These grants will only be accessible to companies that haven’t received Innovate UK funding before.

How much can I get?

Up to £50,000 for each grant.

Is it dilutive? 

This financing option is a grant, so it’s non-dilutive, and you don’t have to pay it back.

How long will it take?

The competition will be open between July 11th and 27th, 2022.

How do I do it?

To get this funding, you must demonstrate that you have an innovative idea, have the capacity to deliver this project, and require public funding. The application consists of 3 sections: project details, application questions, and finances. Here’s how you can apply. 

#3 Horizon Europe Funding

What is it?

Horizon Europe is an EU program that aims to support ground-breaking research and innovation.

Am I able to get it? 

This grant-based funding is available for UK-based businesses that demonstrate excellent research and respond to challenges like food security, climate change, or healthcare. Your project has the potential to boost growth in sectors like manufacturing, biotechnology, materials, nanotechnology, space, information, and communication.

How much can I get?

The program has a budget of €95.5 billion. According to Crunchbase, companies typically receive a five- to seven-figure sum.

Is it dilutive? 

This is non-dilutive funding.

How long will it take?

The process may take up to 8 months from application closing to the signing of the grant.

How do I do it?

If you’re planning to apply for this funding, you can get guidance and help from the UK government to get the most out of Horizon Europe. Here you can find your National Contact Point (NCP) - a team appointed by the UK government to give you advice and support you throughout the process, including proposal preparation and application stages. Their service is free to use.

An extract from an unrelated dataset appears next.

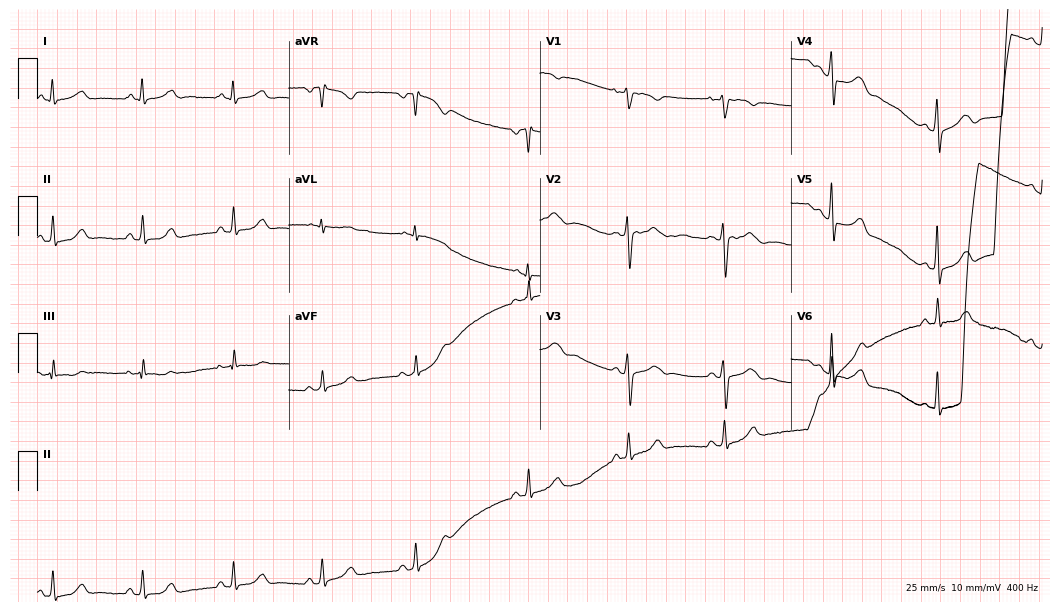
12-lead ECG from a female, 26 years old. Labelled as a normal ECG.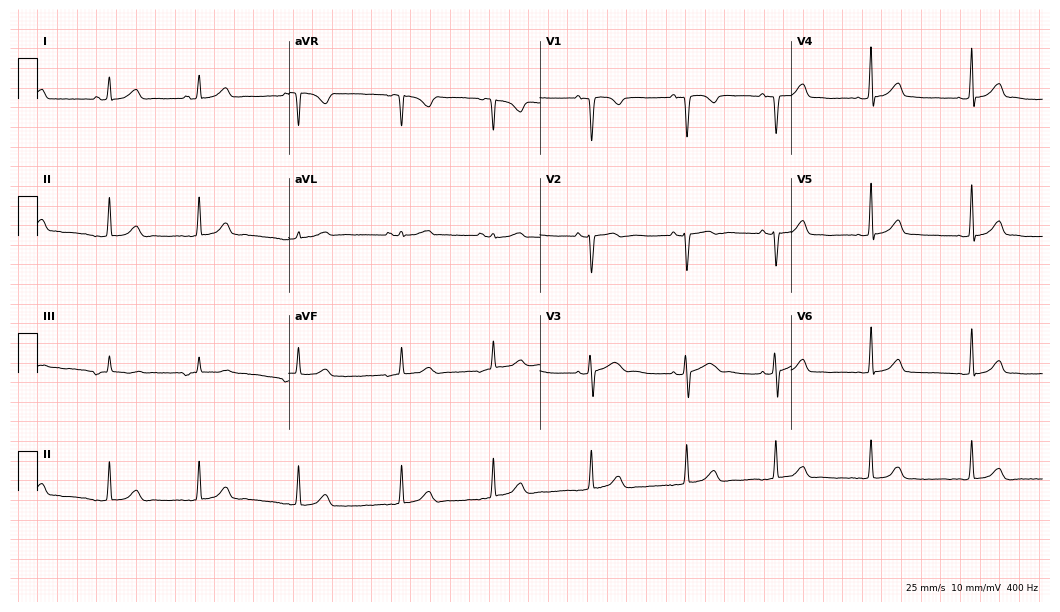
ECG (10.2-second recording at 400 Hz) — a female patient, 24 years old. Labelled as a normal ECG.

#4 Revenue-Based Financing

What is it?

Revenue-based financing (RBF) is an alternative funding option that offers fast cash and doesn't require giving up ownership. It allows founders to get capital in return for a certain percentage of future sales.

Am I able to get it? 

Revenue-based financing works best for subscription-based business models, e-commerce, or software-as-a-service (SaaS) businesses. Your company needs to have recurring revenue (6+ months of revenue history) to turn it into capital for further growth. Some providers also require you to have 3 months of runway and ARR between $250k - $100M+.

How much can I get?

The amount can go up to $20M. Most RBF services charge a 5-20% fee on the amount you borrowed.

Is it dilutive? 

This approach helps founders retain control over their business without diluting the equity.

How long will it take?

For different platforms, the process takes between 24 and 72 hours.

How do I do it?

You can instantly get cash through Pipe - a platform that provides quick access to on-demand capital. Pipe’s platform offers capital to any businesses (not only SaaS companies) with predictable revenue streams. There are also other platforms like Capchase and Clearco.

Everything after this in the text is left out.